Consider the function $$ f(x,y) = \frac{xy^3}{x^4+y^2}. $$ with $f(0,0) = 0$. Is this a $C^1$-function?
Firstly we compute: \begin{align*} & D_1f(x,y) = \frac{y^3(x^4+y^2)-xy^3(4x^3)}{(x^4+y^2)^2} = \frac{y^3(y^2-3x^4)}{(x^4+y^2)^2}, \\ & D_2f(x,y) = \frac{3xy^2(x^4+y^2)-xy^3(2y)}{(x^4+y^2)^2} = \frac{xy^2(3x^4+y^2)}{(x^4+y^2)^2}, \end{align*} and $D_1f(0,0)= D_2f(0,0) = 0$. The function is differentiable at $(0,0)$ with $f'(\vec{0}) = [0,0]$, since we can verify that: \begin{align*} \frac{|f(x,y)|}{\|\vec{x}\|} & = \frac{|x||y|^3}{x^4+y^2} \cdot \frac{1}{\sqrt{x^2+y^2}} = \frac{|x||y|}{\frac{x^4}{y^2} + 1} \cdot \frac{1}{\sqrt{x^2+y^2}} = \frac{|x||y|}{\left( \frac{x^2}{y} \right)^2 + 1} \cdot \frac{1}{\|\vec{x}\|} \\ & \leq |x||y| \cdot \frac{1}{\|\vec{x}\|} \leq \|\vec{x}\|^2 \cdot \frac{1}{\|\vec{x}\|} = \|\vec{x}\| \to 0 \textrm{ als } \vec{x} \to \vec{0}. \end{align*}
In order to determine if it is $C^1$, we need to determine whether the partial derivatives are continuous on the entire domain. I am trying to determine this for the point $(0,0)$, and so I need to determine $$ \lim_{(x,y) \to (0,0)} \frac{y^3(y^2-3x^4)}{(x^4+y^2)^2}, $$ and $$ \lim_{(x,y) \to (0,0)} \frac{xy^2(3x^4+y^2)}{(x^4+y^2)^2}. $$ I'm stuck in this step, I don't know how to compute these limits.
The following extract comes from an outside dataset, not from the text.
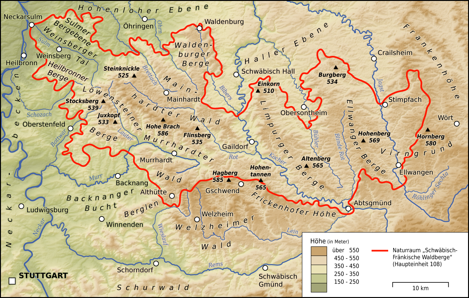 Karte des Naturraums Schwäbisch-Fränkische Waldberge (Haupteinheit 108)
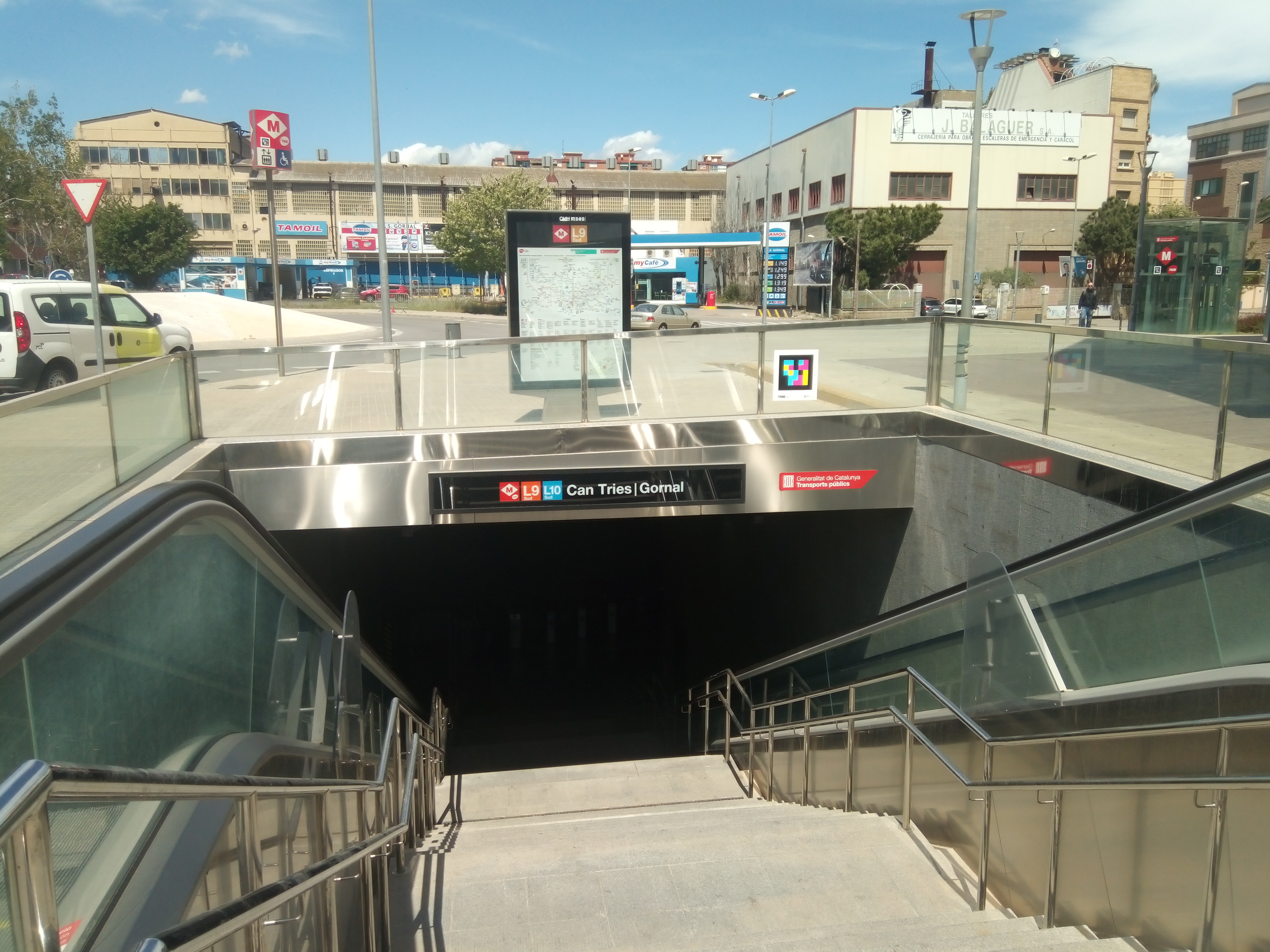 Entrada a l'estació de metro de la línia 9 Can Tries - Gornal, ubicada a l'Hospitalet de Llobregat

You have $$\left\vert \frac{y^3(y^2-3x^4)}{(x^4+y^2)^2} \right\vert \le \vert y \vert^3\frac{(y^2+3x^4)}{(x^4+y^2)^2} \le 3 \vert y \vert^3 \frac{(y^2+x^4)}{(x^4+y^2)^2}= 3 \frac{\vert y \vert^3}{x^4+y^2} \le 3\vert y \vert$$ hence $$\lim_{(x,y) \to (0,0)} \frac{y^3(y^2-3x^4)}{(x^4+y^2)^2} = 0.$$
Using a similar argument you also get
$$\lim_{(x,y) \to (0,0)} \frac{xy^2(3x^4+y^2)}{(x^4+y^2)^2}=0.$$
This proves that the partial derivatives are continuous at the origin and that $f$ is $\mathcal C^1$.